> Material for the task

==============================

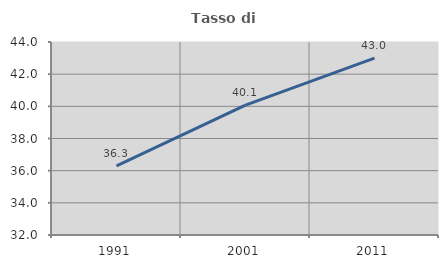
| Category | Tasso di occupazione   |
|---|---|
| 1991.0 | 36.303 |
| 2001.0 | 40.076 |
| 2011.0 | 42.999 |
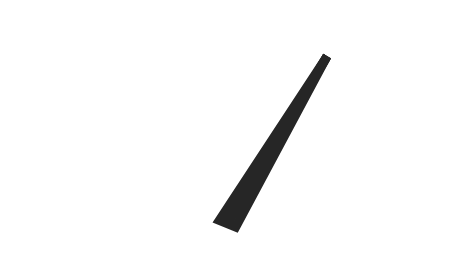
| Category | y |
|---|---|
| 71.89449139813301 | 44.951 |
| 51.798057283366504 | -0.876 |
| 48.201942716633496 | 0.876 |
| 71.89449139813301 | 44.951 |
| 50.0 | 0 |
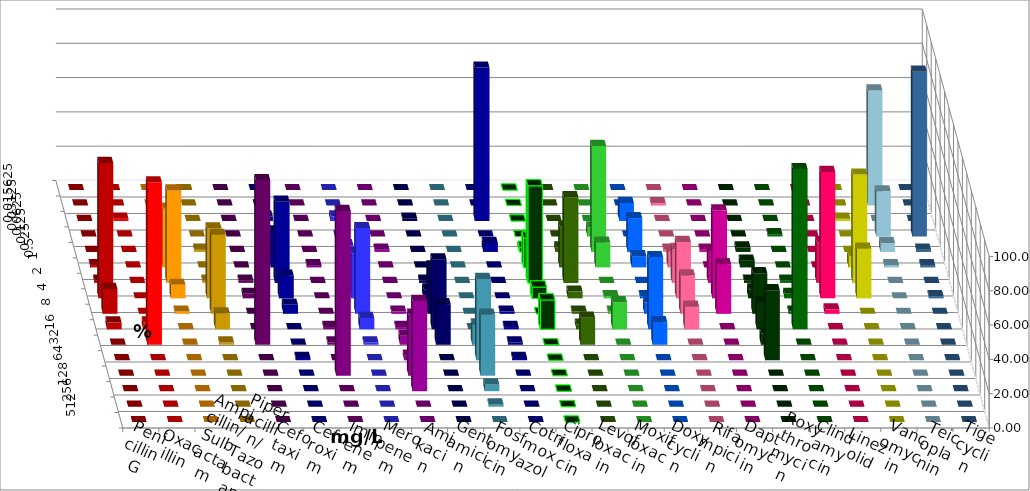
| Category | Penicillin G | Oxacillin | Ampicillin/ Sulbactam | Piperacillin/ Tazobactam | Cefotaxim | Cefuroxim | Imipenem | Meropenem | Amikacin | Gentamicin | Fosfomycin | Cotrimoxazol | Ciprofloxacin | Levofloxacin | Moxifloxacin | Doxycyclin | Rifampicin | Daptomycin | Roxythromycin | Clindamycin | Linezolid | Vancomycin | Teicoplanin | Tigecyclin |
|---|---|---|---|---|---|---|---|---|---|---|---|---|---|---|---|---|---|---|---|---|---|---|---|---|
| 0.015625 | 0 | 0 | 0 | 0 | 0 | 0 | 0 | 0 | 0 | 0 | 0 | 0 | 0 | 0 | 0 | 0 | 0 | 0 | 0 | 0 | 0 | 0 | 0 | 0 |
| 0.03125 | 0 | 0 | 0 | 0 | 0 | 0 | 0 | 0 | 0 | 0 | 0 | 0 | 0 | 0 | 0 | 0 | 1.316 | 0 | 0 | 0 | 0 | 0 | 0 | 67.105 |
| 0.0625 | 0 | 1.316 | 0 | 0 | 0 | 0 | 2.632 | 2.632 | 0 | 1.316 | 0 | 89.474 | 0 | 0 | 0 | 10.526 | 0 | 0 | 0 | 0 | 0 | 1.316 | 0 | 0 |
| 0.125 | 0 | 0 | 2.632 | 0 | 0 | 0 | 0 | 0 | 0 | 0 | 0 | 0 | 0 | 0 | 5.263 | 0 | 0 | 0 | 0 | 1.316 | 0 | 0 | 96.053 | 26.316 |
| 0.25 | 0 | 0 | 0 | 1.316 | 0 | 0 | 9.211 | 3.947 | 1.316 | 0 | 0 | 5.263 | 2.632 | 2.632 | 61.842 | 19.737 | 1.316 | 1.316 | 2.632 | 0 | 0 | 0 | 1.316 | 5.263 |
| 0.5 | 1.316 | 0 | 34.211 | 0 | 0 | 1.316 | 21.053 | 3.947 | 0 | 0 | 0 | 0 | 17.105 | 23.684 | 14.474 | 6.579 | 9.211 | 0 | 3.947 | 0 | 0 | 6.579 | 1.316 | 1.316 |
| 1.0 | 1.316 | 0 | 53.947 | 1.316 | 1.316 | 0 | 47.368 | 5.263 | 0 | 1.316 | 0 | 0 | 56.579 | 50 | 0 | 0 | 19.737 | 18.421 | 1.316 | 1.316 | 23.684 | 63.158 | 0 | 0 |
| 2.0 | 78.947 | 0 | 7.895 | 40.789 | 2.632 | 0 | 13.158 | 26.316 | 0 | 5.263 | 0 | 0 | 6.579 | 3.947 | 1.316 | 1.316 | 32.895 | 51.316 | 5.263 | 2.632 | 73.684 | 28.947 | 1.316 | 0 |
| 4.0 | 14.474 | 0 | 1.316 | 46.053 | 0 | 0 | 5.263 | 50 | 1.316 | 27.632 | 0 | 1.316 | 0 | 1.316 | 1.316 | 6.579 | 22.368 | 28.947 | 23.684 | 1.316 | 2.632 | 0 | 0 | 0 |
| 8.0 | 3.947 | 3.947 | 0 | 9.211 | 0 | 1.316 | 0 | 6.579 | 1.316 | 40.789 | 0 | 1.316 | 17.105 | 2.632 | 15.789 | 42.105 | 13.158 | 0 | 15.789 | 93.421 | 0 | 0 | 0 | 0 |
| 16.0 | 0 | 94.737 | 0 | 1.316 | 96.053 | 1.316 | 0 | 1.316 | 5.263 | 23.684 | 11.842 | 1.316 | 0 | 15.789 | 0 | 13.158 | 0 | 0 | 6.579 | 0 | 0 | 0 | 0 | 0 |
| 32.0 | 0 | 0 | 0 | 0 | 0 | 0 | 1.316 | 0 | 2.632 | 0 | 47.368 | 1.316 | 0 | 0 | 0 | 0 | 0 | 0 | 40.789 | 0 | 0 | 0 | 0 | 0 |
| 64.0 | 0 | 0 | 0 | 0 | 0 | 96.053 | 0 | 0 | 35.526 | 0 | 35.526 | 0 | 0 | 0 | 0 | 0 | 0 | 0 | 0 | 0 | 0 | 0 | 0 | 0 |
| 128.0 | 0 | 0 | 0 | 0 | 0 | 0 | 0 | 0 | 52.632 | 0 | 3.947 | 0 | 0 | 0 | 0 | 0 | 0 | 0 | 0 | 0 | 0 | 0 | 0 | 0 |
| 256.0 | 0 | 0 | 0 | 0 | 0 | 0 | 0 | 0 | 0 | 0 | 1.316 | 0 | 0 | 0 | 0 | 0 | 0 | 0 | 0 | 0 | 0 | 0 | 0 | 0 |
| 512.0 | 0 | 0 | 0 | 0 | 0 | 0 | 0 | 0 | 0 | 0 | 0 | 0 | 0 | 0 | 0 | 0 | 0 | 0 | 0 | 0 | 0 | 0 | 0 | 0 |
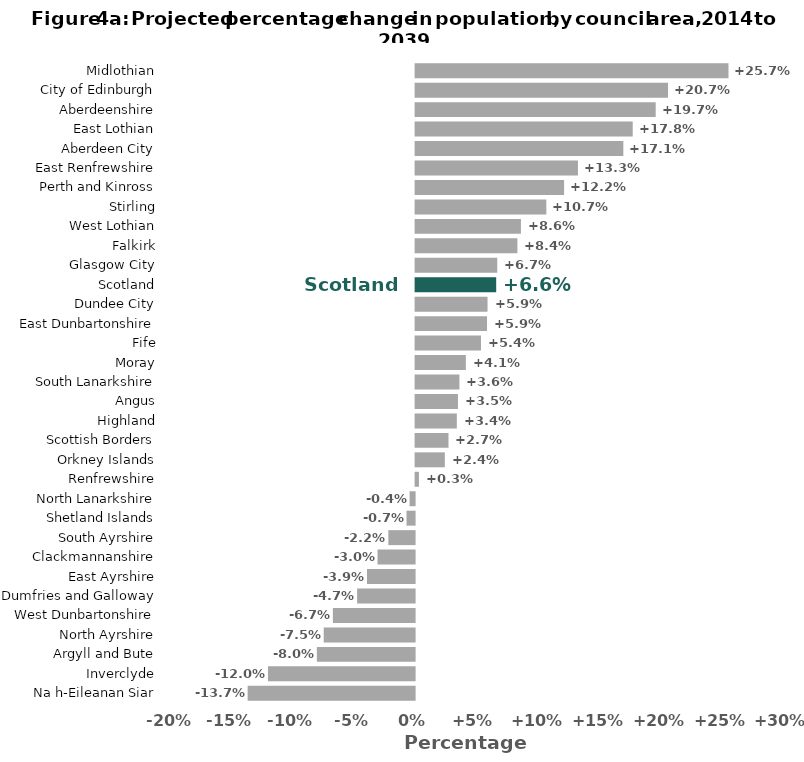
| Category | Series 0 |
|---|---|
| Na h-Eileanan Siar | -13.706 |
| Inverclyde | -12.04 |
| Argyll and Bute | -8.027 |
| North Ayrshire | -7.463 |
| West Dunbartonshire | -6.711 |
| Dumfries and Galloway | -4.72 |
| East Ayrshire | -3.906 |
| Clackmannanshire | -3.042 |
| South Ayrshire | -2.156 |
| Shetland Islands | -0.663 |
| North Lanarkshire | -0.412 |
| Renfrewshire | 0.275 |
| Orkney Islands | 2.4 |
| Scottish Borders | 2.701 |
| Highland | 3.386 |
| Angus | 3.477 |
| South Lanarkshire | 3.596 |
| Moray | 4.126 |
| Fife | 5.368 |
| East Dunbartonshire | 5.864 |
| Dundee City | 5.905 |
| Scotland | 6.617 |
| Glasgow City | 6.705 |
| Falkirk | 8.358 |
| West Lothian | 8.647 |
| Stirling | 10.733 |
| Perth and Kinross | 12.192 |
| East Renfrewshire | 13.329 |
| Aberdeen City | 17.055 |
| East Lothian | 17.825 |
| Aberdeenshire | 19.713 |
| City of Edinburgh | 20.727 |
| Midlothian | 25.689 |
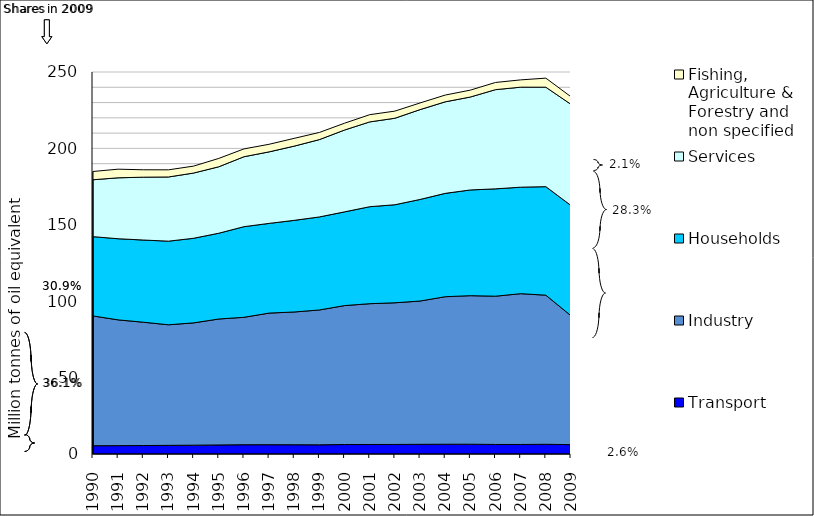
| Category | Transport | Industry | Households | Services | Fishing, Agriculture & Forestry and non specified |
|---|---|---|---|---|---|
| 1990.0 | 5.414 | 84.927 | 51.908 | 37.236 | 5.41 |
| 1991.0 | 5.477 | 82.311 | 53.088 | 39.876 | 5.648 |
| 1992.0 | 5.545 | 80.707 | 53.786 | 41.13 | 4.831 |
| 1993.0 | 5.65 | 78.923 | 54.714 | 42.006 | 4.676 |
| 1994.0 | 5.77 | 80.054 | 55.354 | 42.697 | 4.541 |
| 1995.0 | 5.922 | 82.423 | 56.138 | 43.495 | 5.465 |
| 1996.0 | 6.071 | 83.393 | 59.309 | 45.77 | 5.119 |
| 1997.0 | 6.089 | 86.128 | 58.708 | 46.804 | 4.973 |
| 1998.0 | 6.058 | 86.891 | 59.959 | 48.591 | 5.086 |
| 1999.0 | 6.002 | 88.26 | 60.891 | 50.607 | 4.679 |
| 2000.0 | 6.202 | 90.927 | 61.34 | 53.567 | 4.456 |
| 2001.0 | 6.223 | 92.149 | 63.481 | 55.49 | 4.728 |
| 2002.0 | 6.255 | 92.707 | 64.164 | 56.609 | 4.674 |
| 2003.0 | 6.335 | 93.769 | 66.477 | 58.803 | 4.349 |
| 2004.0 | 6.392 | 96.545 | 67.638 | 59.896 | 4.433 |
| 2005.0 | 6.402 | 97.206 | 69.206 | 60.82 | 4.51 |
| 2006.0 | 6.239 | 97.035 | 70.248 | 64.93 | 4.705 |
| 2007.0 | 6.235 | 98.686 | 69.685 | 65.463 | 4.767 |
| 2008.0 | 6.36 | 97.585 | 71.026 | 65.086 | 5.925 |
| 2009.0 | 6.13 | 84.35 | 72.151 | 66.204 | 4.95 |
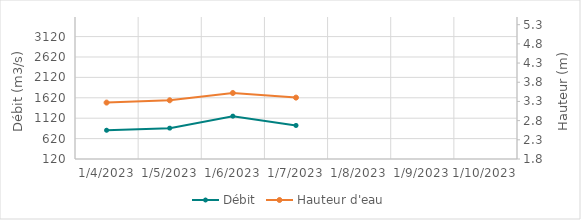
| Category | Débit |
|---|---|
| 4/26/22 | 2851.29 |
| 4/25/22 | 2939.17 |
| 4/24/22 | 3066.67 |
| 4/23/22 | 2890.6 |
| 4/22/22 | 2544.51 |
| 4/21/22 | 2377.31 |
| 4/20/22 | 2346.67 |
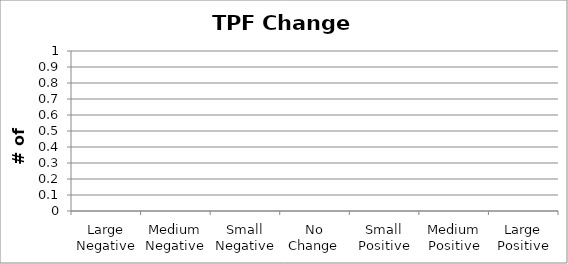
| Category | Series 0 |
|---|---|
| Large Negative | 0 |
| Medium Negative | 0 |
| Small Negative | 0 |
| No Change | 0 |
| Small Positive | 0 |
| Medium Positive | 0 |
| Large Positive | 0 |

==============================

> Goal of the exercise
Using the records above, copy word for word the line with "96.053 | 26.316 |", the line with "8.0 | 3.947", and every line between them.

> Task response
| 0.125 | 0 | 0 | 2.632 | 0 | 0 | 0 | 0 | 0 | 0 | 0 | 0 | 0 | 0 | 0 | 5.263 | 0 | 0 | 0 | 0 | 1.316 | 0 | 0 | 96.053 | 26.316 |
| 0.25 | 0 | 0 | 0 | 1.316 | 0 | 0 | 9.211 | 3.947 | 1.316 | 0 | 0 | 5.263 | 2.632 | 2.632 | 61.842 | 19.737 | 1.316 | 1.316 | 2.632 | 0 | 0 | 0 | 1.316 | 5.263 |
| 0.5 | 1.316 | 0 | 34.211 | 0 | 0 | 1.316 | 21.053 | 3.947 | 0 | 0 | 0 | 0 | 17.105 | 23.684 | 14.474 | 6.579 | 9.211 | 0 | 3.947 | 0 | 0 | 6.579 | 1.316 | 1.316 |
| 1.0 | 1.316 | 0 | 53.947 | 1.316 | 1.316 | 0 | 47.368 | 5.263 | 0 | 1.316 | 0 | 0 | 56.579 | 50 | 0 | 0 | 19.737 | 18.421 | 1.316 | 1.316 | 23.684 | 63.158 | 0 | 0 |
| 2.0 | 78.947 | 0 | 7.895 | 40.789 | 2.632 | 0 | 13.158 | 26.316 | 0 | 5.263 | 0 | 0 | 6.579 | 3.947 | 1.316 | 1.316 | 32.895 | 51.316 | 5.263 | 2.632 | 73.684 | 28.947 | 1.316 | 0 |
| 4.0 | 14.474 | 0 | 1.316 | 46.053 | 0 | 0 | 5.263 | 50 | 1.316 | 27.632 | 0 | 1.316 | 0 | 1.316 | 1.316 | 6.579 | 22.368 | 28.947 | 23.684 | 1.316 | 2.632 | 0 | 0 | 0 |
| 8.0 | 3.947 | 3.947 | 0 | 9.211 | 0 | 1.316 | 0 | 6.579 | 1.316 | 40.789 | 0 | 1.316 | 17.105 | 2.632 | 15.789 | 42.105 | 13.158 | 0 | 15.789 | 93.421 | 0 | 0 | 0 | 0 |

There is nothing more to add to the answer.